### [Task details]
Would you retype the lines from the one that holds "sample: Pancreatic islet" to the final line of the entries below, both ends included and exactly as written, but without pictures?

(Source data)
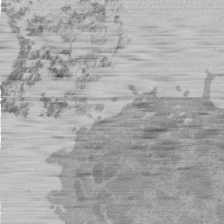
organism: Mouse
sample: Activated Pmel transgenic CD8+ T Cells
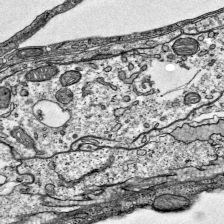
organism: Mouse
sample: Visual Cortex
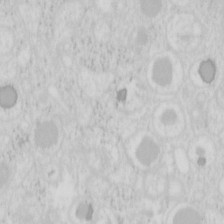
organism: Mouse
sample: Pancreas
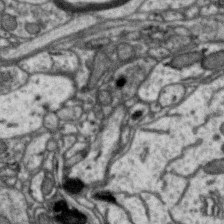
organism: Zebra finch
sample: Brain
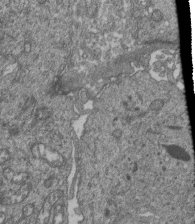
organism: Human
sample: Retinal organoid Rod and Cone cells
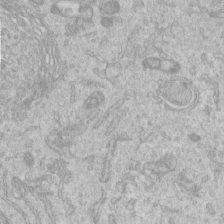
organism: Human
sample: Centriole in RPE cells
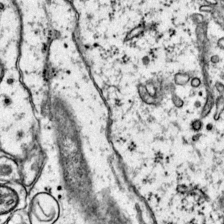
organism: Mouse
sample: Primary visual cortex
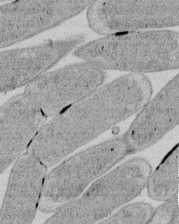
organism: E. coli
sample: Bacterial nucleoid
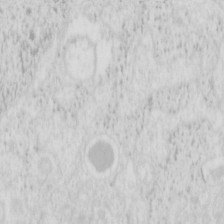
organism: Mouse
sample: Pancreas
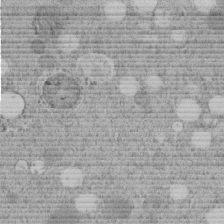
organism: C. elegans
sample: C. elegans embryo early stage
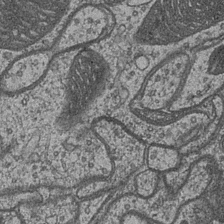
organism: Drosophila
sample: Optic medulla
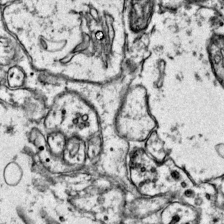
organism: Mouse
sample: Primary visual cortex
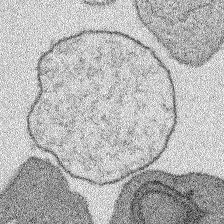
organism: Human
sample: HeLa cells
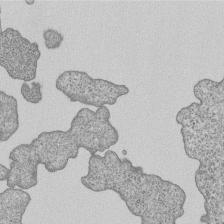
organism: Human
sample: MDA-MB-231 cells
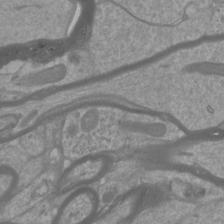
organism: Mouse
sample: Cortical neurons
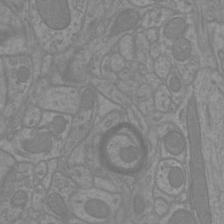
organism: Mouse
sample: Cortical neurons
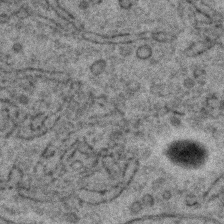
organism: C. elegans
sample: C. elegans embryo
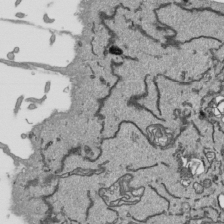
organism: Human
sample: Mitochondria in HCT116 cells
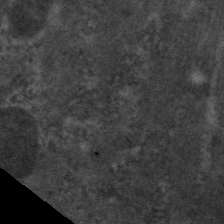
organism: C. elegans
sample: Pharynx
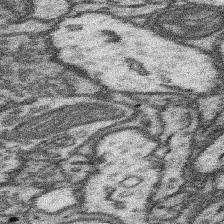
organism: Mouse
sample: Somatosensory cortex neuropil
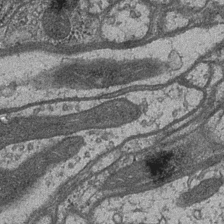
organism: Drosophila
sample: Optic medulla
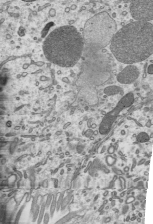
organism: Mouse
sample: Mouse epididymis efferent ductule cilia
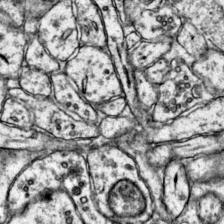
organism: Mouse
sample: Primary visual cortex
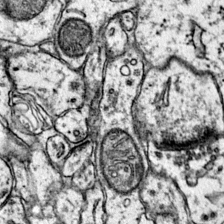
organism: Mouse
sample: Primary visual cortex
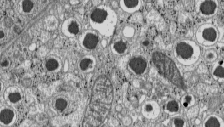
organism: C57BL Mouse
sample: Pancreatic islet
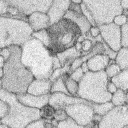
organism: Rabbit
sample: Retina
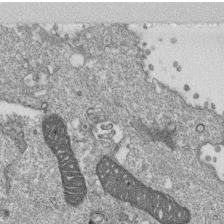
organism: African green monkey
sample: Vero E6 cells infected with SARS-CoV-2
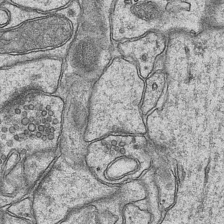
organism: Mouse
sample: CA1 Hippocampus
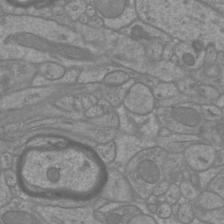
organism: Mouse
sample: Cortical neurons
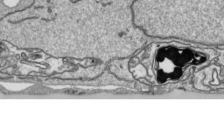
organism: Human
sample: Mitochondria in HCT116 cells
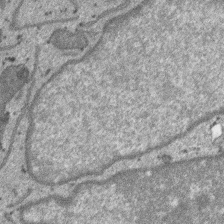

### [Response to the task]
sample: Pancreatic islet
organism: Rabbit
sample: Retina
organism: African green monkey
sample: Vero E6 cells infected with SARS-CoV-2
organism: Mouse
sample: CA1 Hippocampus
organism: Mouse
sample: Cortical neurons
organism: Human
sample: Mitochondria in HCT116 cells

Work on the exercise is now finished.